The carriage arrives at my destination. I alight onto the pavement and the driver, whose discretion is beyond question, flicks the reins quietly, moving away to wait in the shadows. It would not do for curious eyes, however unlikely, to notice the Montgomery carriage parked outside the house of a disreputable bohemian artist in the small hours of the night. I do not knock, but open the door which has been left unlocked so that I may make my entry as quickly and quietly as possible. I have visited the house on a number of occasions, always in darkness, and so have become adept at navigating the flotsam and jetsam of the hallway as we thread through the gloom to the studio at the rear of the building. Mangan is waiting for me.
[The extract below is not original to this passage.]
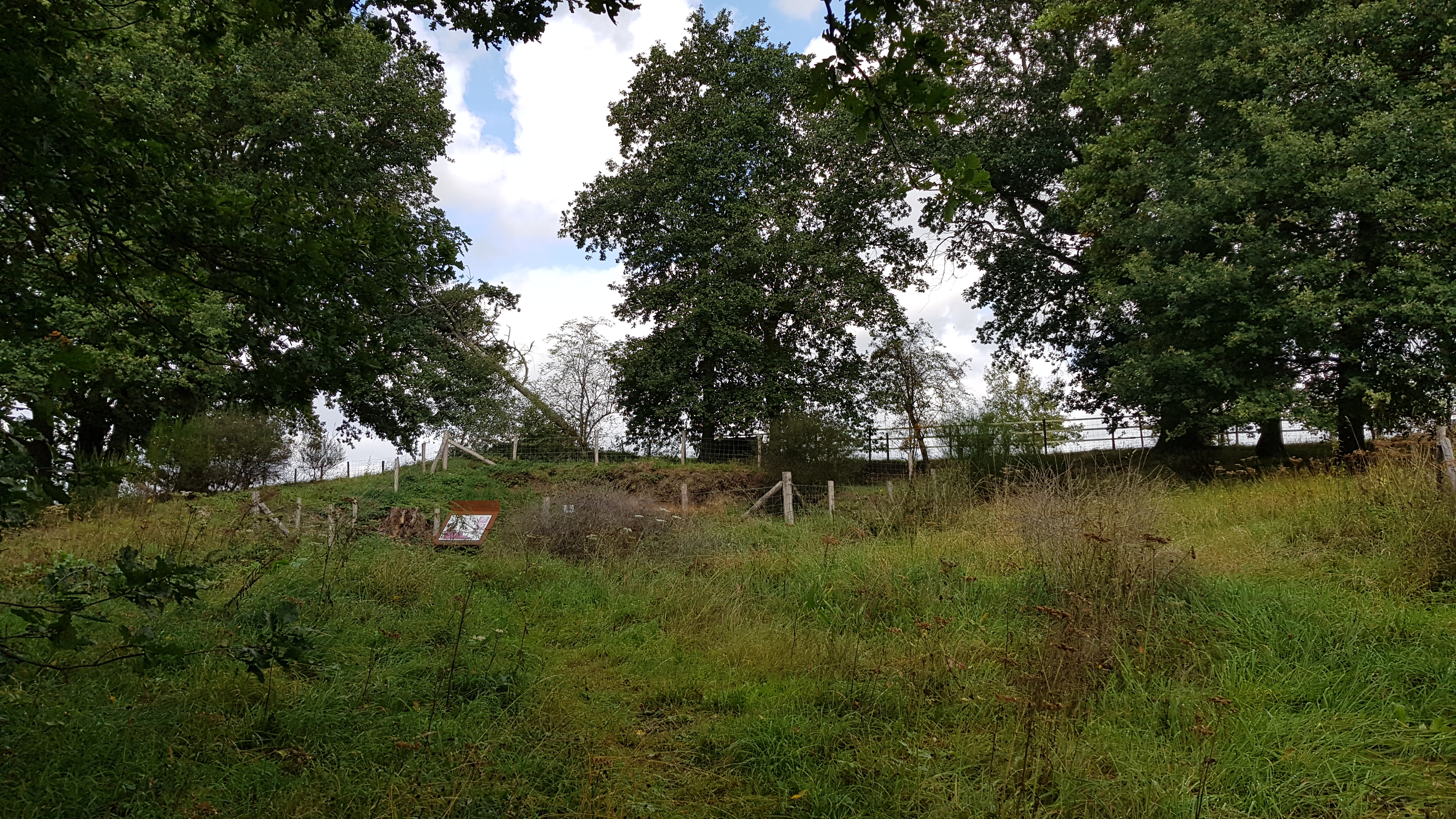 Groeve Banholtergrubbe, Banholt, Nederland

“Ah!” He takes an unlit pipe from his mouth and holds out his hand in greeting. “The splendid, shining Morningstar. Welcome! Welcome.” He grasps my hand in his and does not so much shake as squeeze it warmly. During our meetings I feel I have come to know the outlandish sculptor quite well, and I am aware of how much he has to dampen his natural ebullience and indeed volume if he is not to wake the whole household. He bids me be seated, clearing a space on a dusty chaise. The only light in the room comes from two short candles, and the gray wash of the city night with its blurring streetlamps diffused through the glass roof and frontage. It is not so much illumination as a subtle lessening of the blackness.